CHICAGO -- Researchers in the Netherlands, the first country to legalize euthanasia for terminally ill people, have found that doctors are helping hasten the deaths of sick children in a variety of ways, sometimes at the edges of what the law allows.

The study adds to an international debate expected to increase in the United States this fall when the US Supreme Court considers whether Oregon doctors can prescribe federally controlled drugs to help patients die.
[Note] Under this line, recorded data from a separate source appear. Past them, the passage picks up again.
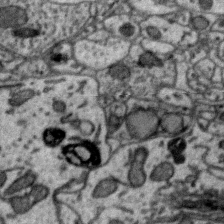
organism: Zebra finch
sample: Brain
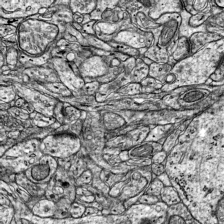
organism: Mouse
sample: Visual Cortex
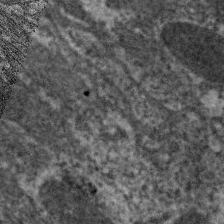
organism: C. elegans
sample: Pharynx
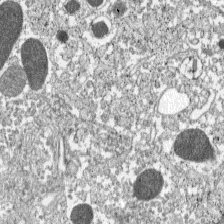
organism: C57BL Mouse
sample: Pancreatic islet
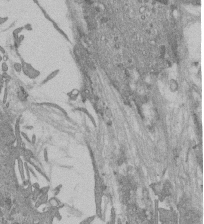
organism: Mouse
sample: ED-1 cell nuclei; centrioles
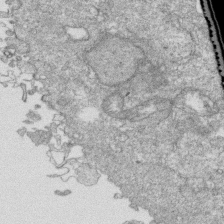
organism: Human
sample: HeLa cell HIV synapse
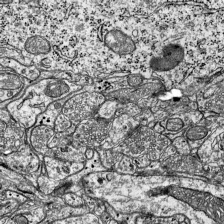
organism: Mouse
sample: Visual Cortex
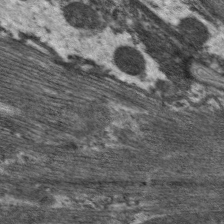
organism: C. elegans
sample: Pharynx
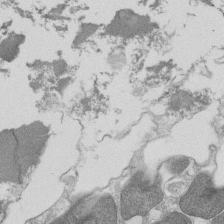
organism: Tetrahymena
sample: Cilia in tetrahymena
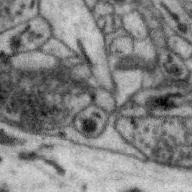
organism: Zebra finch
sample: Brain
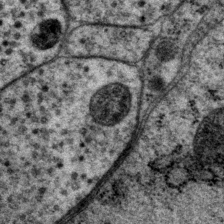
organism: P. pacificus
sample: Pharynx
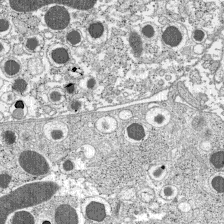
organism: C57BL Mouse
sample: Pancreatic islet
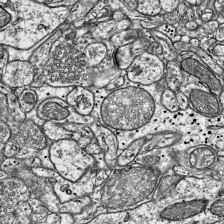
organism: Mouse
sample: Visual Cortex
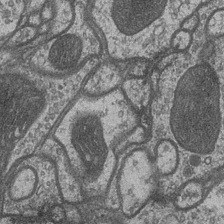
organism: Drosophila
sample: Optic medulla
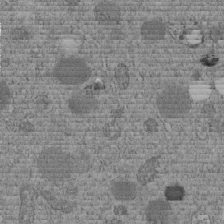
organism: C. elegans
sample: C. elegans embryo early stage
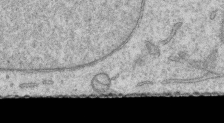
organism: Human
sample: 1205lu cells
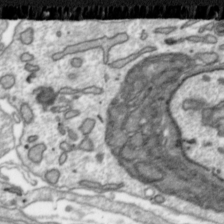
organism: Toxoplasma gondii
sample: Parasites in a vacuole inside a host cell
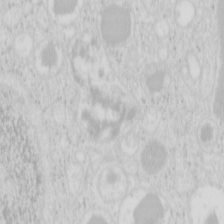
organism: Mouse
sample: Pancreas
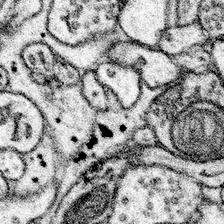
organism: Mouse
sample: Somatosensory cortex neuropil
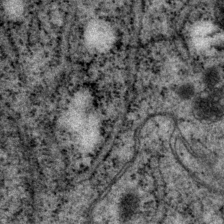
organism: P. pacificus
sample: Pharynx

Oregon has the nation's only doctor-assisted suicide law.

The Dutch euthanasia law took effect in 2002. Before that, the Netherlands's highest court ruled in 1984 that euthanasia could be legal in limited circumstances.

The study looked at 64 deaths of ill children during a four-month period. Of those, 42 cases involved medical decisions that could hasten death.

Doctors received immunity against prosecution and their responses were kept anonymous in the government-sponsored study.

The decisions ranged from withholding life support, a practice accepted in the United States, to administering drugs such as morphine with the intention of ending suffering and hastening death.

Only one case involved euthanasia in its strictest definition: doctor-assisted death at the patient's request.

Some of the cases described in the study ''take place at the boundaries of what is legally allowed," its co-author Astrid Vrakking of Erasmus Medical Center in Rotterdam said in an e-mail. ''Whether or not these boundaries are supportive or rightful is, of course, a matter of debate."

The study, funded by the health and justice arms of the Dutch government, was published yesterday in Archives of Pediatrics & Adolescent Medicine.

The Dutch law allows euthanasia and doctor-assisted suicide for terminal patients suffering unbearable pain with no hope of improvement, and who request death when they are of sound mind.

The law bars euthanasia for children younger than 12. However, officials at Groningen Academic Hospital have proposed guidelines for mercy killings of newborns deemed to be in great pain from incurable disease or extreme deformities -- and in November, they revealed they had already begun carrying out such procedures, euthanizing four newborns in 2003.